原発否定判決が出た。
黒姫山 10号 朝空が少しづつ明けてきた。朝色も目覚める。生まれ変わる。始めて色彩が見えた時の新鮮な感触。水墨から、色彩の世界に変わる時、色というものの価値と意味を知る。色即是空とは良く言ったものだ。
司法は生きていた。心ある裁判官が居た。日本の為にはそうあってもらわなければ困る。国内の原発訴訟で住民側が勝訴したのは、高速増殖原型炉もんじゅ(福井県敦賀市)の設置許可を無効とした二〇〇三年の名古屋高裁金沢支部判決と、北陸電力志賀原発2号機(石川県志賀町)の運転差し止めを命じた〇六年の金沢地裁判決だった。
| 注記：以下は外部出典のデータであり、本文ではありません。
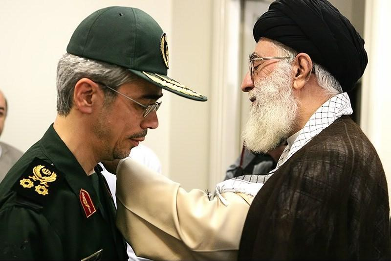 سرلشکر محمد باقری رئیس جدید ستاد کل نیروهای مسلح - حضرت آیت‌الله خامنه‌ای رهبر معظم انقلاب اسلامی عصر امروز طی حکمی سردار سرلشکر پاسدار محمدحسین باقری افشردی را به سمت رئیس ستاد کل نیروهای مسلح منصوب کردند.
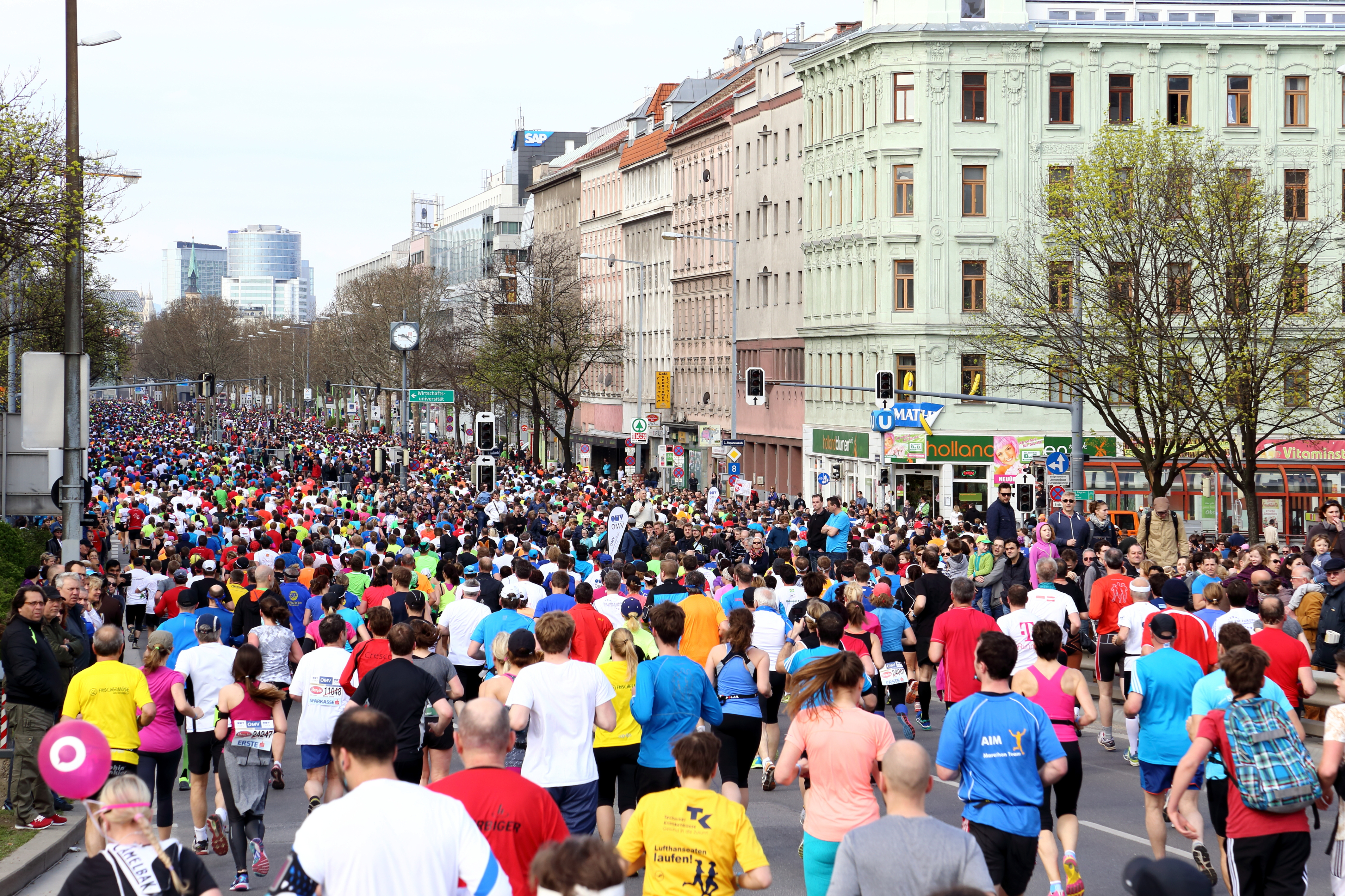 Läufer des 32. Vienna City Marathon im Bereich Lassallestraße. Insgesamt gab es 42.742 Anmeldungen aus 129 Nationen (Marathon 9.064, OMV Halbmarathon 16.145, Stadion Center Staffel Marathon 14.576 (=3.644 Teams), Coca-Cola 4.2 1.580, Coca-Cola 2.0 1.377). Sieger wurde der Äthiopier Sisay Lemma mit einer Zeit von 2:07:31 Stunden.

原発事故前には、司法は安全神話を補完する役割しか出来なかった。どう考えても危険きわなりないという、住民の訴えに対して、跳ね返す判決だけを行ってきた。そうして、福島原発の大事故を起こした。間違ってしまった司法判断には、大きな責任があるはずだ。原発問題にまともな判決が出せなかった裁判官には、失望を重ねてきた。柏崎刈谷の事故の際は、原発の安全性について見直す、ラストチャンスだったはずだ。しかし、司法は見直しが出来なかった。今回はりっぱな判決が出た。司法は生きていた。司法を動かすのは、住民運動だと言われた梶山弁護士の言葉を思い出した。勇気を持ってこうした、正しい判決が出された意義は、極めて大きい。
樋口裁判長は「生存を基礎とする人格権は憲法上の権利であり、法分野において最高の価値を持つ」と述べ、差し止めの判断基準として「新規制基準への適否ではなく、福島事故のような事態を招く具体的な危険性があるか」を挙げた。「使用済み核燃料も原子炉格納容器と同様に堅固な施設によって囲われてこそ初めて万全の措置と言える」判決は、福島第一原発の使用済み核燃料プールをめぐるトラブルで250キロ圏内の住民の避難が検討されたことを踏まえ、大飯原発から同じ距離圏内に住む原告166人について差し止め請求を認めた。判決文がメールで送られてきた。あまりに嬉しいことで、涙が出たというのだ。国会前で再稼働反対と叫んだ時のことを思い出した。何度叫んでも空しいと事だと思いながら帰ってきた。それでも我慢できずに、叫びに行ったのだが、司法だって福島事故で変わった。また変わらなければおかしい。何万人もの人がすでにふるさとを離れ、帰れる見込みすらない。今回の判決は、ごく普通の人間が、福島事故を経験した結果、当たり前に考える判決だ。
こんな事態を見ながらも、人が死ななかった大した事故ではない、との声が自民党から出てくる。そして安全基準を見直したとして、再稼動である。原子力村で日本を破滅に導こうとしている。地震国日本で二度と事故がないというのは、安全神話そのものだ。日本の様な地震国、火山国では、原発のような施設は無理なのだ。原発事故の不幸を幸いの機会に変えない限り、この国に未来はない。自然エネルギーの生産国になることだ。自然エネルギーの有効活用で、原子力のようなリスクのあるエネルギーを使わない国になる。そして、自然エネルギー施設の輸出国をめざす。それが平和憲法の国日本にふさわしい、未来産業に違いない。原発の背景には常に、原爆の影が存在する。核保有国による、力の政治だ。日本がそうした枠組みから抜け出て、新しい世界平和の道を示すことこそ、平和主義国家の道だ。
中国も、韓国も、日本の軍事強化に批判的だ。それなら、日本との間で一切の軍的脅威を無くす、平和同盟の様な努力を、互いに行うべきだろう。日本は侵略戦争をおこし、周辺国に多大な被害を与えた。そして原爆投下という、悲惨な結末を迎えた。敗戦という情けない結果から、経済的努力でやっと息を吹き返した。しかし、最近は、その行きすぎた経済主義の為に、原発再稼動、そして日米同盟の強化、核保有すら視野に入れ始めている。その為に大企業重視の政府は法人税の減税である。TPP締結である。原発に伴う、事故の悲惨な現実を忘れようとしている。判決では人の命と経済性を較べることすら否定した。温暖化問題よりも、放射能汚染問題の重大さを指摘している。政府も、関西電力も、平静を装うコメントを出している姿が却って、この判決を深刻に受け止めている証拠だ。原発0の道が少し見えてきた。